You definitely don’t want to be rounding your upper back.

You certainly don’t want to be looking at the barbell or even your feet.

This is why it’s so important to pick that spot on the floor slightly in front of you and keep your gaze fixed there.

3. Never Look in the Mirror When Deadlifting

Something I see all too often is lifters watching themselves deadlift in the mirror.

This is yet another mistake.

In fact, you should never watch yourself in the mirror when you squat or deadlift, and yet so many of us do.

Firstly, if you’re mirror watching to check your form then you’re doing it from the wrong angle.

You won’t be able to tell if you’re perfectly in place to deadlift from a head-on position.

Plus, you don’t want your head cocked to the side, gawping in a mirror, while you’re attempting to lift a few hundred pounds off the floor.

That’s definitely asking for an injury to happen.

Additionally, if you are mirror watching while you deadlift then you’ve gone to the complete opposite of perfect chin and neck position.

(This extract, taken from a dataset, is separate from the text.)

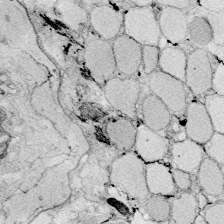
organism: Zebrafish
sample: Whole-Brain

You know for a fact that if you’re staring straight ahead and that your chin won’t be tucked.

In fact, your neck will be extended, which once more takes your neck out of alignment with the spine.

Now, I’ve often heard people say that this position allows them to lift more weight.

They’ll even say that it ensures that they keep their chest high.

Okay, I’ll agree that you can keep your chest high if you’re looking straight ahead or even slightly upwards.

Perhaps you may even be able to lift a little more weight.

However, you’ll end up putting a huge amount of pressure on your cervical spine from this position.

You are literally one pull away from a serious neck injury.

So, please do not look in a mirror while you deadlift.

4. A Case For the Max PR Deadlift

There are actually a number of different cues for optimal neck position during deadlifts.

And with each of these your chin ends up in a different position as well.

You’ll often hear lifters saying you should “pack the neck” during deadlifts.

I guess the best way I can describe this is as trying to make a double chin, while it looks as though you’re straining your neck.

I have even heard of coaches saying that you should “look out to the horizon”.

So, with the first example you’ve tucked your chin so far that it’s almost touching your sternum.

And with the second example you’re overextending the neck.

Personally, I don’t think either method is particularly great, but these cues have been used by world-class powerlifting coaches.

So, who am I to argue?

With that being said, these specific cues of either exaggerating chin tuck or overextending the neck are both aimed at lifters trying to hit a one-rep max.

Then again, it could be someone trying to hit a new max PR.

Once again, I’m not going to say I completely agree, but it does seem as though perfect form goes out of the window when you’re lifting extremely heavy weights.

I feel this puts extreme pressure on the cervical, upper, and lower spine.

Therefore, it is definitely not something you should do if you’re deadlifting for reps.

Okay, I understand that there is occasional back rounding and different chin positions when you’re deadlifting so much weight.

But, I still say that you should always tuck the chin ever so slightly when you deadlift.

As an example of what I mean about “looking out to the horizon” here’s John Cena hitting a heavy one-rep max.

John Cena 638lb Deadlift

Final Thoughts

So, as you can see, I personally believe that you should tuck your chin when deadlifting.

However, you should ensure that you don’t exaggerate this by having your chin touch your sternum.

The main aim is to keep your neck and spine and their perfect natural alignment.

This means you should maintain a neutral spine throughout.

So realistically, you should be looking at the floor 10-15 feet in front of you.

You definitely shouldn’t watch yourself in a mirror while you deadlift.

However, I appreciate that form can take a hit when lifting a one-rep max.